Ela descreve o antigo cotidiano com um misto de vergonha e clareza: “Eu era hipócrita e descuidada. Bebia o que aparecesse, onde estivesse, sem pensar em nada além do momento.” Hoje, olhando para trás, entende que o vício lhe dava uma ilusão de controle enquanto a afastava de tudo o que realmente importava. “Eu não queria enxergar o risco. Queria continuar anestesiada. Era mais fácil continuar no vício do que enfrentar a vida.”

O tempo e a abstinência, no entanto, mudaram o tom da narrativa. Após meses de recuperação, ela se reconhece como uma sobrevivente. “Agora vejo com nitidez o perigo que eu corria. A cada gole, eu me distanciava da saúde, da liberdade e da própria vida.”

A autora não romantiza o processo de reabilitação. Fala sobre os dias de ansiedade, as recaídas emocionais e a solidão que acompanha quem tenta se reconstruir. Mas também compartilha a descoberta de um novo tipo de força, aquela que nasce do reencontro com a própria consciência. “Recuperar-se é um exercício diário de presença. É reaprender a existir sem anestesia”, afirma.

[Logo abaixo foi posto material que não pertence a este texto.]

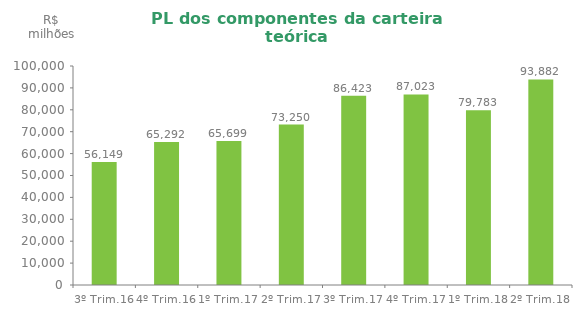
| Category | Series 0 |
|---|---|
| 3º Trim.16 | 56148.604 |
| 4º Trim.16 | 65292.199 |
| 1º Trim.17 | 65699.44 |
| 2º Trim.17 | 73250.496 |
| 3º Trim.17 | 86422.542 |
| 4º Trim.17 | 87022.625 |
| 1º Trim.18 | 79783.188 |
| 2º Trim.18 | 93882.016 |

A conscientização sobre os riscos do consumo de álcool e das bebidas adulteradas tornou-se, para ela, uma extensão da própria cura. O caso recente de contaminações por metanol, que pode causar cegueira e até morte, reforça o alerta que ela tenta transmitir em suas publicações: o perigo não está apenas no vício, mas também na negligência coletiva em relação ao consumo.

Encerrando seu relato, Alice deixa um lembrete para quem ainda está preso ao ciclo da dependência: “Eu sei o que é acreditar que nunca vai conseguir sair. Mas possível é. Difícil, sim, mas possível. A vida tem um sabor que o álcool jamais poderá oferecer.”